Recently we have developed specific small (35 amino acid) protein inhibitors against MASP-1 and MASP-2 by using phage display. Starting with a canonical serine protease-inhibitor scaffold, in vitro evolution yielded SGMI-1 and SGMI-2, which are tight binding (having nanomolar Ki) monospecific inhibitors of MASP-1 and MASP-2, respectively. We have also solved the structure of the protease-inhibitor complexes (20).
In the present study we used the specific inhibitors to test their effect on the three activation pathways of complement in human serum. As expected, inhibition of MASP-2 by SGMI-2 selectively blocked the lectin pathway, leaving the classical and the alternative pathways intact and fully functional. However, to our great surprise, inhibition of MASP-1 by SGMI-1 also completely abolished the lectin-pathway activation. This result was unexpected and suggested that the current picture of lectin-pathway activation is not complete. To reveal the correct mechanisms of the lectin-pathway activation we further studied the role of MASP-1 and MASP-2 using the MASP-specific inhibitors. Our results show that MASP-1 is the professional activator of MASP-2 in normal human serum. We also demonstrated that MASP-1 produces 60% of the C2a component of the C3–convertases generated upon lectin-pathway activation.
Results
Selective Inhibition of MASP-1 Permanently Blocks Lectin-Pathway Activity.
SGMI-1 and SGMI-2 specifically inhibit MASP-1 and MASP-2, respectively (20). To test the effect of these inhibitors on the three activation pathways of the complement system in pooled human serum, we applied the Wieslab complement assay. As was expected, inhibition of MASP-2 by SGMI-2 selectively blocked the lectin pathway (IC50 ≅ 66 nM), leaving the classical and the alternative pathways intact and fully functional (Fig. 1A). However, to our surprise, inhibition of MASP-1 by SGMI-1 also completely abolished the lectin-pathway activation (IC50 ≅ 42 nM) (Fig. 1B). We also demonstrated the inhibitory capacity of SGMI-1 and -2 on individual sera (Fig. S1). To confirm these results under near-physiological conditions, we tested the effect of our inhibitors in twofold diluted serum (Fig. S2) and in lepirudin (recombinant hirudin) treated whole blood (Fig. 1 C and D). Both SGMI-2 and SGMI-1 blocked the lectin-pathway-mediated C3 deposition efficiently even in these conditions. These results clearly suggest that the current picture of the activation mechanism of the lectin pathway needs to be revised as previously MASP-2 had been regarded as the autonomous activator of the lectin pathway.

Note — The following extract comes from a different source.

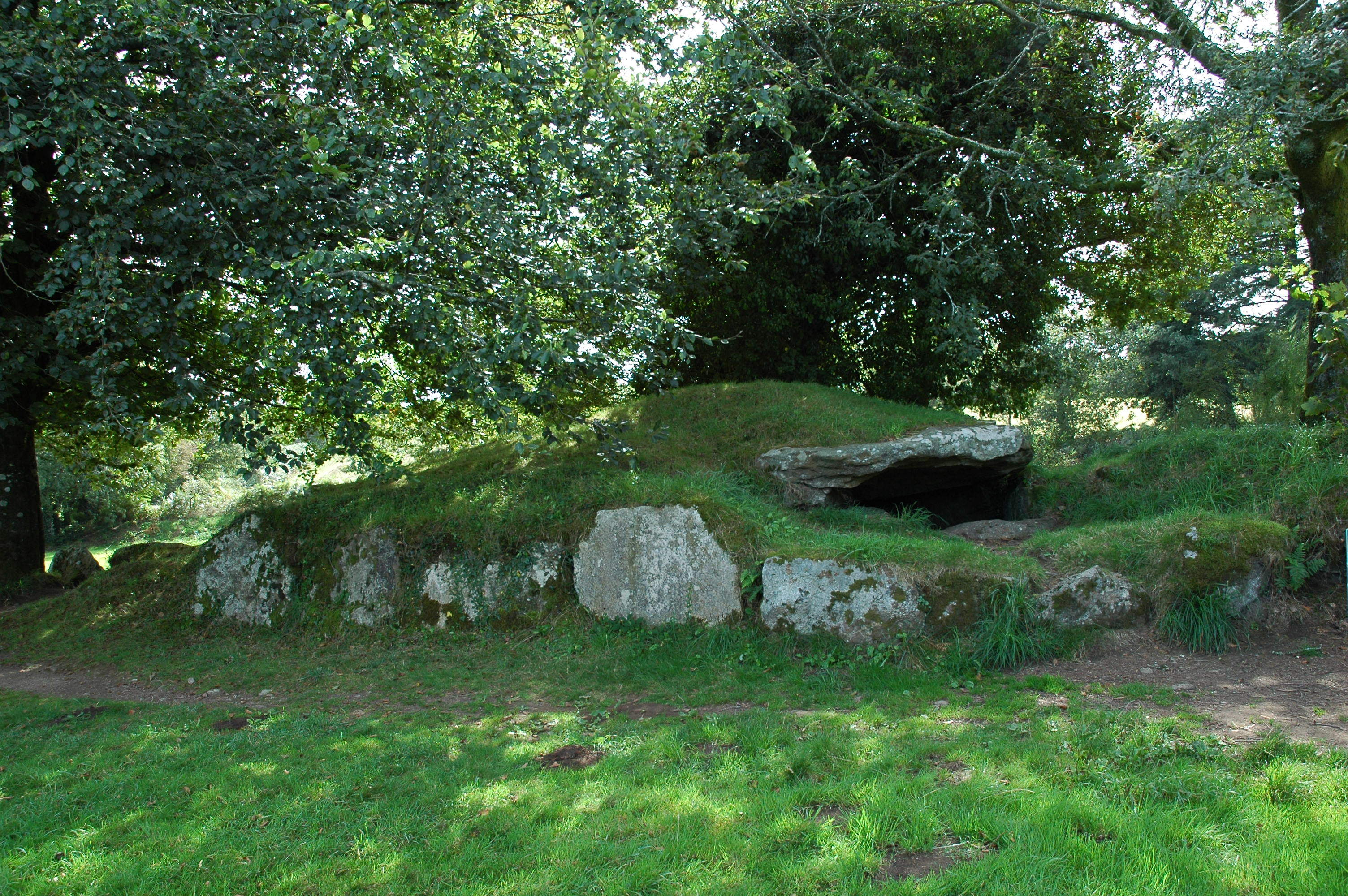 Dolmen Ti ar Boudiged à Brennilis, Finistère, France

In MASP-1 knockout mice there is lectin-pathway activity but the activation process is slower, which results in a delay in the onset. It was therefore of utmost importance to study the time course of the inhibitory effect of SGMI-1. We incubated normal human serum with a high concentration (5 μM) of SGMI-1 on a mannan-coated surface for two hours at 37 °C. At this concentration, SGMI-1 completely blocks MASP-1 but does not inhibit MASP-2. We measured the lectin-pathway activation by detecting C4 deposition. Because MASP-1 does not cleave C4, the assay measures the activity of MASP-2. As a control experiment, we incubated the serum with same concentration of the MASP-2–specific inhibitor (SGMI-2). Our results show that inhibition of MASP-1 permanently blocks lectin-pathway activation (Fig. 1E). Even after two hours of incubation both SGMI-1 and SGMI-2 prevented C4 deposition almost completely. These findings clearly demonstrate that the activation of the lectin pathway can be fully and permanently prevented by inhibiting either MASP-1 or MASP-2 in normal human serum.

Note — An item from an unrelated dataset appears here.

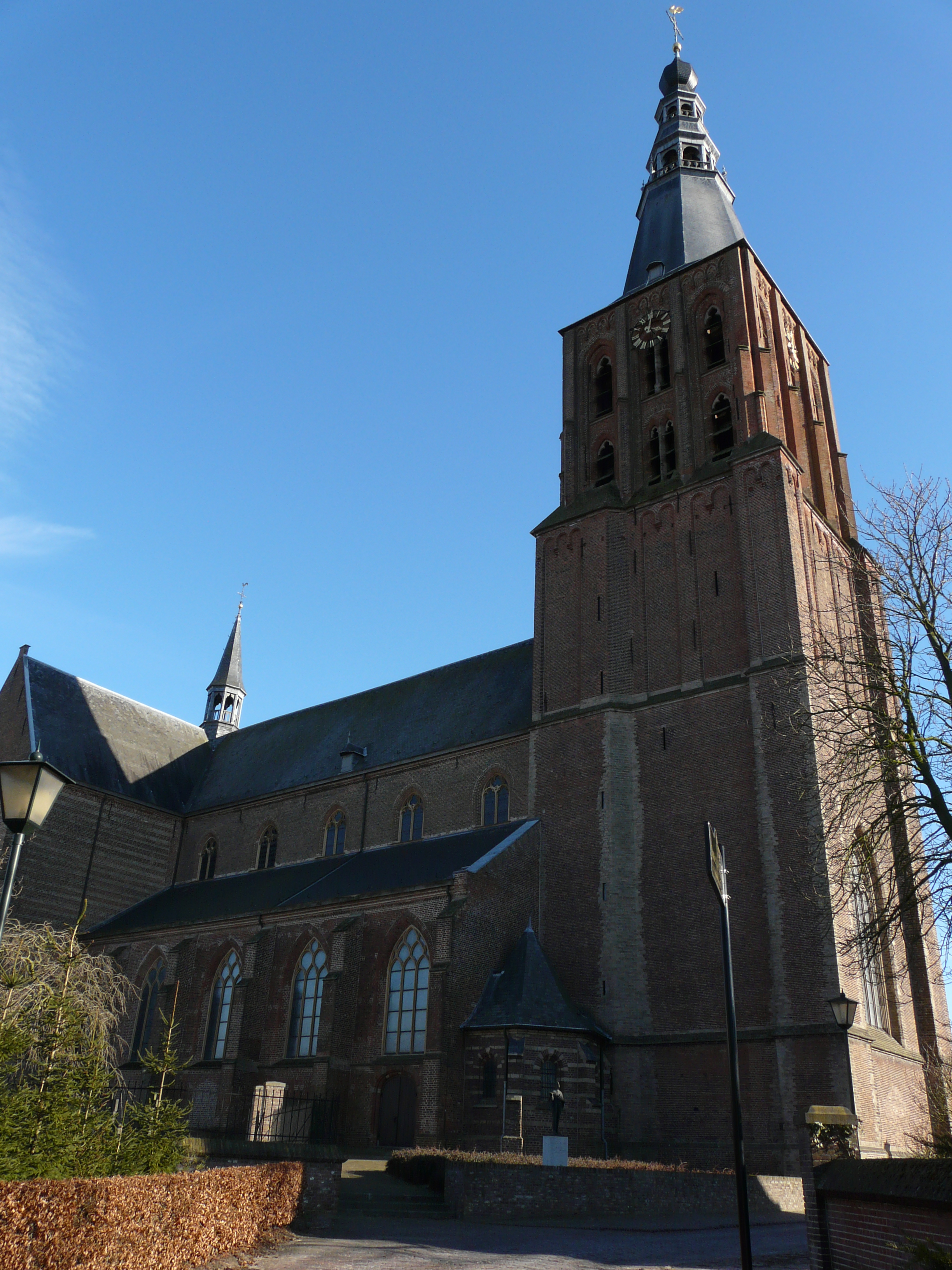 Sint-Petruskerk in Boxtel

SGMI-1 Inhibits MASP-1 in both MBL–MASP and Ficolin–MASP Complexes.
The pattern recognition molecules of the lectin pathway are MBL and ficolins. To compare the ability of SGMI-1 to prevent lectin-pathway activation through MBL–MASP and ficolin–MASP complexes, we used mannan and acetylated BSA (acBSA) as solid phase ligands for MBL and ficolin, respectively. The lectin-pathway activation was followed by measuring C3 deposition. The results of the C3 deposition assays show that SGMI-1 effectively inhibits the activation of the lectin pathway irrespective of whether the recognition complexes contain MBL or ficolins (Fig. 2A). Mannan binds MBL, and acBSA interacts predominantly with H-ficolin (ficolin-3) (21). The efficient inhibition of C3 deposition in both cases indicates that the mechanism of complement activation and its inhibition are similar in the case of MBL–MASP and ficolin–MASP complexes. We also confirmed that both MBL–MASP and ficolin–MASP complexes contain a sufficient amount of MASP-1, which plays a central role in triggering the lectin pathway. Inhibition of MASP-2 by the specific inhibitor SGMI-2 either in the MBL–MASP or in the ficolin–MASP complexes resulted in complete abolition of C3 deposition, as expected (Fig. 2B).
Inhibition of MASP-1 Prevents the Activation of MASP-2.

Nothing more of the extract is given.